Abstract
In a cluttered scene, it may be difficult to fully segment an object using only bottom-up cues. In such cases we may segment the object by first detecting one of its salient, distinctive parts and then using this part to predict the location and orientation of other object parts. For a rigid object, the predictive power of the salient part should depend on its symmetry. For example, a sphere which has infinite rotational symmetry (and so looks the same from all viewpoints) should have less predictive power than a cone.
To test this idea we constructed computer-generated, rigid objects composed of two pieces: a “handle” (a simple geometric shape) and a “tool” (two connected cylinders). In each scene, an object was presented at a random orientation amongst clutter composed of cylinders resembling the tool. A small black or white ring was placed around one of the tool's cylinders at a location that varied across trials. Similar rings were also placed on the clutter.
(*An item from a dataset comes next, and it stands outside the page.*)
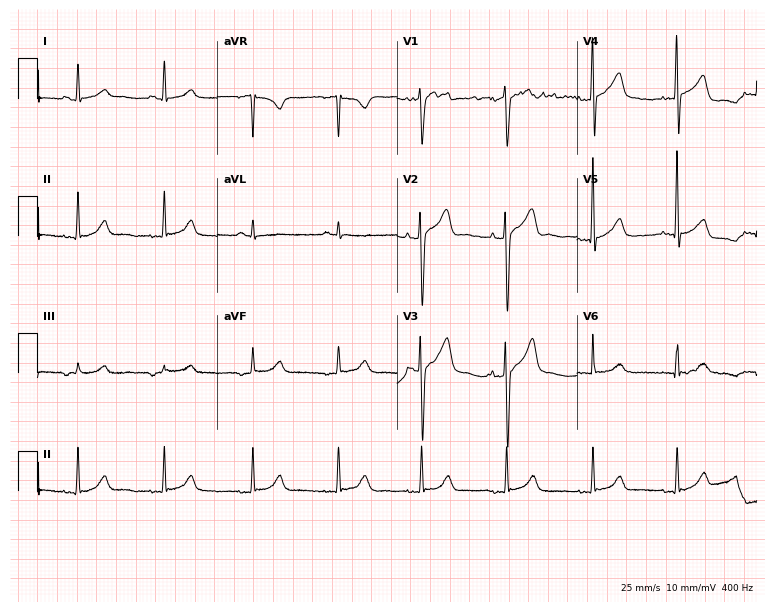
ECG — a male patient, 72 years old. Labelled as a normal ECG.
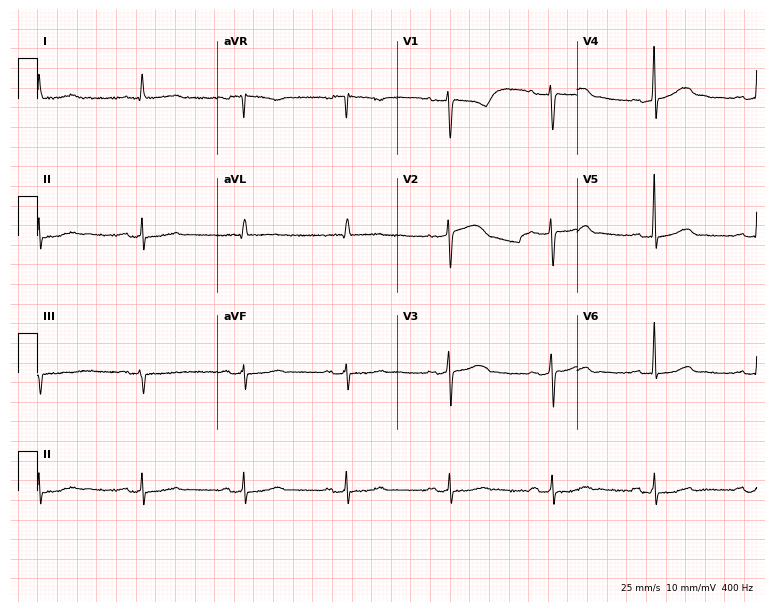
ECG (7.3-second recording at 400 Hz) — a 72-year-old female. Screened for six findings — first-degree AV block, right bundle branch block, left bundle branch block, sinus bradycardia, atrial fibrillation, sinus tachycardia — none is recorded.

The observer's task was to report the color of the ring located on the tool. Because the tool was camouflaged against the background of clutter, response times were expected to depend on the degree to which the salient handle could be used to predict the tool's location and orientation in the clutter. That is, response times were expected to depend on the symmetry of the handle.
The results supported this idea: response times increased monotonically as the symmetry of the handle increased from 0-fold to 2-fold to 4-fold. Response times for handles with infinite symmetry, however, were no longer than those with 4-fold symmetry.
We conclude that observers can use a salient part to predict the location and orientation of the rest of an object. The predictive power of these salient parts depends, up to a limit, on their symmetry.